Meta is going ahead in the construction of data centres in tents just when everyone thought the AI data centre boom couldn’t get any stranger. Tesla and xAI seem to have the same contribution equally to the strategy.
This strategy is aimed at reducing building time and quickly increasing its AI capabilities. Meta has constructed data centres inside makeshift tent-like structures. This aggressive infrastructure move is a direct reflection of Tesla’s well-known early factory approach. In order to swiftly get around production constraints and obstacles and expand the Model 3 assembly line, Elon Musk constructed a huge makeshift tent structure in the Fremont factory parking lot in 2018. In contrast to conventional brick-and-mortar permanency, Meta is now using that precise blueprint of radical speed.
Based on Michael Thomas’s opinion, founder of Cleanview, which monitors data centre installations, Meta has constructed six tents, or “rapid deployment structures,” as the business refers to them, outside of New Albany, Ohio, in an effort to reduce construction time in half.
Thomas’s discoveries are not entirely novel. In an interview with a press team last year, Mark Zuckerberg, the CEO of Meta, discussed his intention to place the company’s multi-gigawatt data centers in waterproof tents.
However, Thomas’ photos and examination of local permits highlight the project’s scope and pace of building. Meta began constructing five 125,000-square-foot tents between April and June, according to city permits that Thomas examined. The structures have all been constructed, according to the satellite photos he posted on X.

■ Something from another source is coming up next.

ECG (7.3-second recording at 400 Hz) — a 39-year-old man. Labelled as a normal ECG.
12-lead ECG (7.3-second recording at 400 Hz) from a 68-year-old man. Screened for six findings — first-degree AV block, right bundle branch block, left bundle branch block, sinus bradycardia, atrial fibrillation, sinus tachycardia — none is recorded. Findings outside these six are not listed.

The tents used are similar to those that Tesla erected in the parking lot of its facility in Fremont, California, for the hurried launch of the Model 3. Additionally, the complex is powered by 200 megawatts of adjacent modular gas turbines, a strategy made popular by rival xAI.
AI chips, which are probably worth billions of dollars, will operate inside the tents.

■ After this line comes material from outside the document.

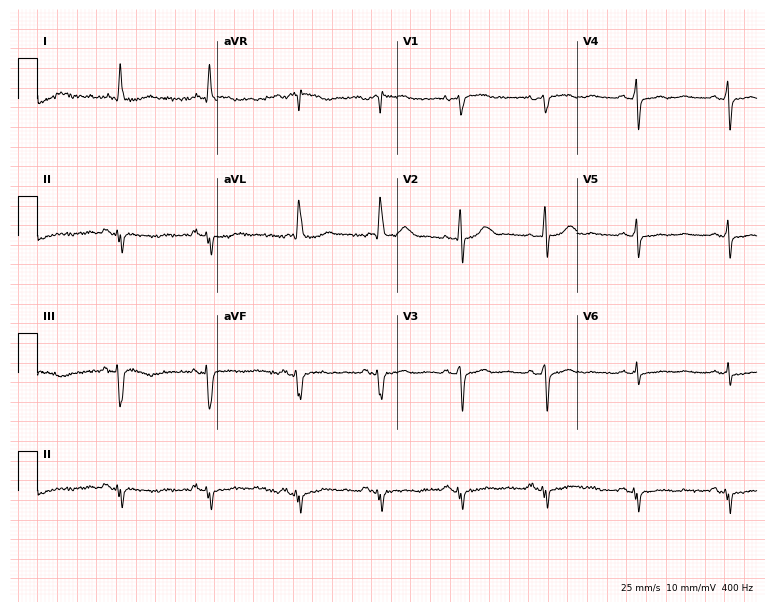
Electrocardiogram, a 72-year-old female patient. Of the six screened findings (first-degree AV block, right bundle branch block, left bundle branch block, sinus bradycardia, atrial fibrillation, sinus tachycardia), none is recorded.

As Meta has had difficulty releasing its AI models to developers, the tents have sprouted up. According to a recent Wall Street Journal article, Meta’s most current model, Muse Spark, is finished, but the APIs that developers need to access it have been continuously delayed.
According to Meta, it plans to invest up to $145 billion in data centers and other capital projects. The sound of that has not pleased Wall Street, as Meta’s stock has dropped 5% so far this year. One method to reduce the cost is to place AI chips in tents.

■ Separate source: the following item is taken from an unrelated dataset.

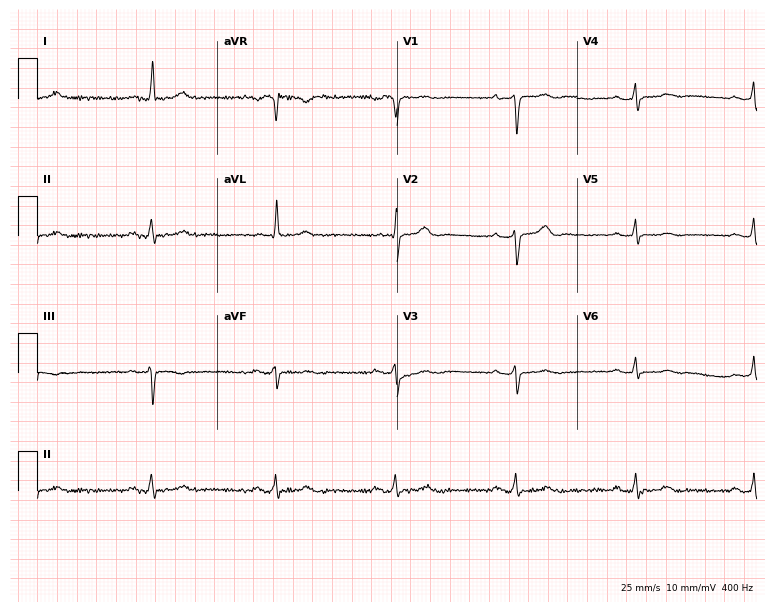
Resting 12-lead electrocardiogram (7.3-second recording at 400 Hz). Patient: a female, 65 years old. The tracing shows sinus bradycardia (a sinus rate of 50 beats per minute or less).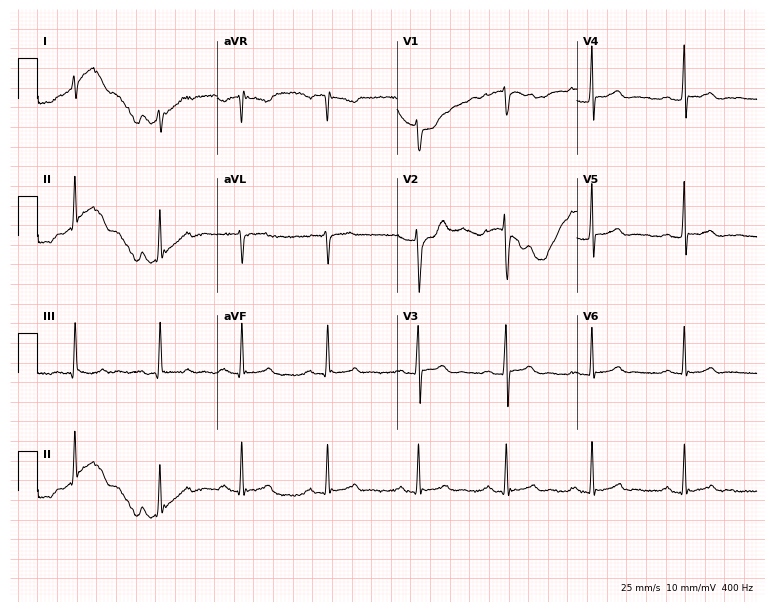
Standard 12-lead ECG recorded from a 41-year-old male patient. None of these six findings is recorded: first-degree AV block, right bundle branch block (RBBB), left bundle branch block (LBBB), sinus bradycardia, atrial fibrillation (AF), sinus tachycardia. Other findings, if any, are not listed.

Meta is yet to respond to the member of the press when they were reached out to, and once there is a response, there will be an update.
Also in another story, which had permitted documents and satellite imagery, it is confirmed that Meta constructed six giant, 125,000-square-foot tents in New Albany, Ohio, with five of these “rapid deployment structures” going up in a rapid burst. Building traditional concrete data centres takes years, but Meta has claimed that using weatherproof fabric structures can cut construction timelines in half.
And despite the word “tent,” these buildings house billions of dollars’ worth of high-performance AI chips, such as NVIDIA processors, supported by advanced prefabricated modular cooling and power units. To avoid waiting on local utilities, Meta has now deployed roughly 200 megawatts of modular gas turbines next to the tents, an off-grid power tactic popularized by Elon Musk’s xAI for its Colossus cluster.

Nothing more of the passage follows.